#### [Assignment]
Lines from the one containing "Eerste dag Tour" to the end of the data below are to be restated exactly, with both ends included and nothing else.

#### [Information supplied]
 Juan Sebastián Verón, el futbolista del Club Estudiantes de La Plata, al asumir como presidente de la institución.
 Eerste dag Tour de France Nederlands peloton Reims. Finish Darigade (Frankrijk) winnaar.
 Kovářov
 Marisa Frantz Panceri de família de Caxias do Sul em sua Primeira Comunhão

#### [Result for this task]
 Eerste dag Tour de France Nederlands peloton Reims. Finish Darigade (Frankrijk) winnaar.
 Kovářov
 Marisa Frantz Panceri de família de Caxias do Sul em sua Primeira Comunhão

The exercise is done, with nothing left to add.